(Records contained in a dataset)
-=-=-

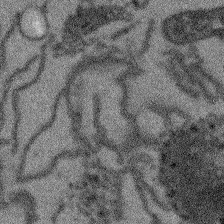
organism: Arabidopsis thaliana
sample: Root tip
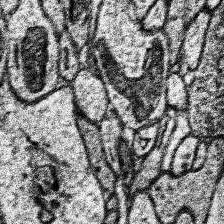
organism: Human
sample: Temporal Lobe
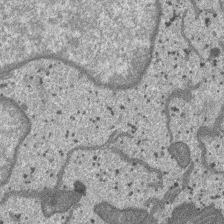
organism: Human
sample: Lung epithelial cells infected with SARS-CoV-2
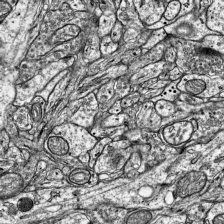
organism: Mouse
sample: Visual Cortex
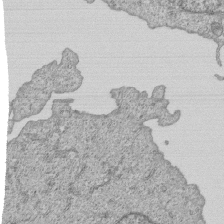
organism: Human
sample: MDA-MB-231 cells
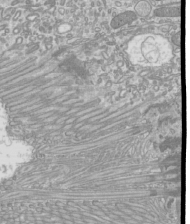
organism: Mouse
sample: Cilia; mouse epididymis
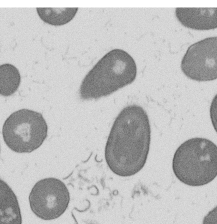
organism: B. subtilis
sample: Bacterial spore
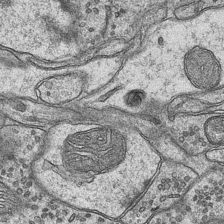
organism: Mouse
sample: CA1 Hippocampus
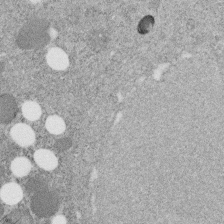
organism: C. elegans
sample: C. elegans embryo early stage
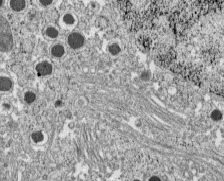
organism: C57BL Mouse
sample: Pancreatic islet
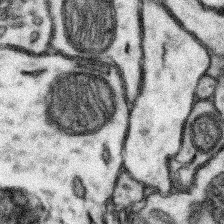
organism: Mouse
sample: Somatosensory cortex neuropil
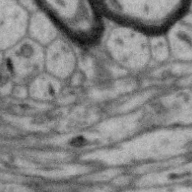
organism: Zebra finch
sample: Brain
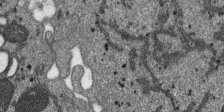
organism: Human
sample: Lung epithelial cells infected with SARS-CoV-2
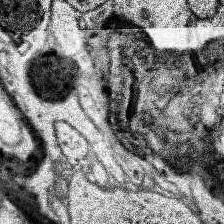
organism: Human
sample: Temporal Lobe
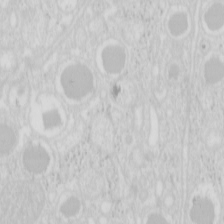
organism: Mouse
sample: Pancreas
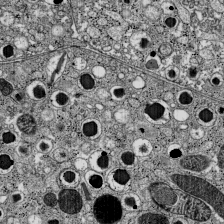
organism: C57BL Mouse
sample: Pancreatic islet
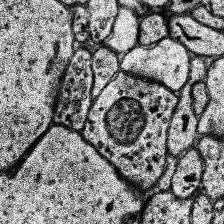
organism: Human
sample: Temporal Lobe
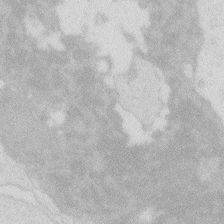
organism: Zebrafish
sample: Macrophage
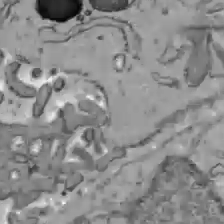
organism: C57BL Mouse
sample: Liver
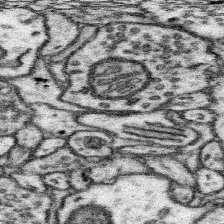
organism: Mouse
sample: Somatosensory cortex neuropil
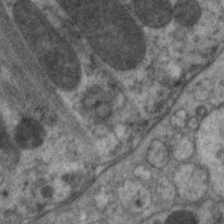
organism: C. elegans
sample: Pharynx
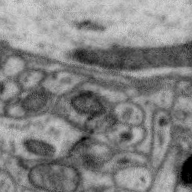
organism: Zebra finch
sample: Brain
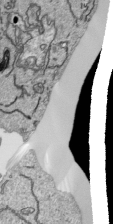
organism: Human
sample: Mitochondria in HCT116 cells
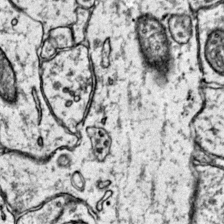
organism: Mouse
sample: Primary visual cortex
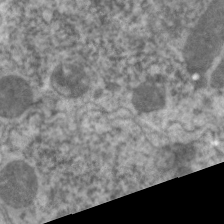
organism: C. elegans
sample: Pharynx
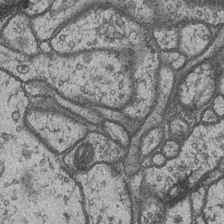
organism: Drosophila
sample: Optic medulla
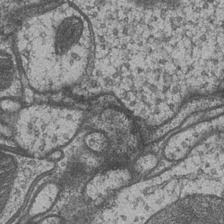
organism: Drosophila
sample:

-=-=-

Your task:
Return exactly the lines from the line with "sample: C. elegans embryo early stage" through the last line of the data above, both included; pictures do not go in the answer.

Response:
sample: C. elegans embryo early stage
organism: C57BL Mouse
sample: Pancreatic islet
organism: Mouse
sample: Somatosensory cortex neuropil
organism: Zebra finch
sample: Brain
organism: Human
sample: Lung epithelial cells infected with SARS-CoV-2
organism: Human
sample: Temporal Lobe
organism: Mouse
sample: Pancreas
organism: C57BL Mouse
sample: Pancreatic islet
organism: Human
sample: Temporal Lobe
organism: Zebrafish
sample: Macrophage
organism: C57BL Mouse
sample: Liver
organism: Mouse
sample: Somatosensory cortex neuropil
organism: C. elegans
sample: Pharynx
organism: Zebra finch
sample: Brain
organism: Human
sample: Mitochondria in HCT116 cells
organism: Mouse
sample: Primary visual cortex
organism: C. elegans
sample: Pharynx
organism: Drosophila
sample: Optic medulla
organism: Drosophila
sample:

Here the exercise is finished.